UNITED STATES DISTRICT COURT WESTERN DISTRICT OF WASHINGTON AT TACOMA
Apr 23, 2019
CASE NO. C17-5971 BHS (W.D. Wash. Apr. 23, 2019)

Opinion

CASE NO. C17-5971 BHS

04-23-2019

SUSAN SWARTWOOD, et al., Plaintiffs, v. FUN-TASTIC SHOWS INC., et al., Defendants.


ORDER RESERVING RULING ON DEFENDANT FUN-TASTIC'S MOTION FOR PARTIAL SUMMARY JUDGMENT AND REQUESTING PROPOSED QUESTIONS FOR CERTIFICATION

This matter comes before the Court on Defendant Fun-Tastic Shows, Inc.'s ("Fun-Tastic") motion for partial summary judgment. Dkt. 36. The Court has considered the pleadings filed in support of and in opposition to the motion and the remainder of the file and hereby reserves ruling on the motion and directs the parties to submit briefing that includes proposed questions for certification to the Washington Supreme Court.

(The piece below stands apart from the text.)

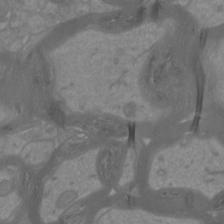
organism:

I. PROCEDURAL AND FACTUAL BACKGROUND

On May 18, 2017, Plaintiffs Susan Swartwood, Crystal Groth, and minor M.G.S. ("Plaintiffs"), attended Fun-Tastic's Rhododendron Festival in Port Townsend, Washington. Dkt. 15, ¶ 3.1. Plaintiffs were riding together in one of the gondolas on the festival's Ferris wheel when the gondola turned upside down. Id. ¶¶ 3.3, 3.5. Plaintiffs all fell from the gondola and were injured. Id. ¶ 3.9.

The particular Ferris wheel at issue was named the "Phoenix Wheel." Dkt. 1-1 ¶ 3.3. The parties use both terms in their briefing. The Court will use the more recognizable term "Ferris wheel."

On November 6, 2017, Plaintiffs filed a complaint against Fun-Tastic in the Jefferson County Superior Court for the State of Washington. Dkt. 1-1. Plaintiffs asserted claims for negligence, product liability, and premises liability based on the accident. Id. On November 21, 2017, Fun-Tastic removed the matter to this Court. Dkt. 1. On April 23, 2018, Plaintiffs amended their complaint to add High-Lite Rides, Inc. ("High-Lite"), an alleged designer and manufacturer of the Ferris wheel, as a defendant. Dkt. 15.

On February 20, 2019, Fun-Tastic moved for partial summary judgment on Plaintiffs' claims under the Washington Product Liability Act, RCW Chapter 7.72 ("WPLA"). Dkt. 36. On March 11, 2019, Plaintiffs responded. Dkt. 40. On March 15, 2019, Fun-Tastic replied. Dkt. 43.

II. DISCUSSION

Fun-Tastic's motion is based on its contention that it manufactures no products and sells no products, and thus it cannot be subject to claims under the WPLA. Dkt. 36 at 5.

A. Summary Judgment Standard

Summary judgment is proper only if the pleadings, the discovery and disclosure materials on file, and any affidavits show that there is no genuine issue as to any material fact and that the movant is entitled to judgment as a matter of law. Fed. R. Civ. P. 56(c). The moving party is entitled to judgment as a matter of law when the nonmoving party fails to make a sufficient showing on an essential element of a claim in the case on which the nonmoving party has the burden of proof. Celotex Corp. v. Catrett, 477 U.S. 317, 323 (1986). There is no genuine issue of fact for trial where the record, taken as a whole, could not lead a rational trier of fact to find for the nonmoving party. Matsushita Elec. Indus. Co. v. Zenith Radio Corp., 475 U.S. 574, 586 (1986) (nonmoving party must present specific, significant probative evidence, not simply "some metaphysical doubt"). See also Fed. R. Civ. P. 56(e). Conversely, a genuine dispute over a material fact exists if there is sufficient evidence supporting the claimed factual dispute, requiring a judge or jury to resolve the differing versions of the truth. Anderson v. Liberty Lobby, Inc., 477 U.S. 242, 253 (1986); T.W. Elec. Serv., Inc. v. Pac. Elec. Contractors Ass'n, 809 F.2d 626, 630 (9th Cir. 1987).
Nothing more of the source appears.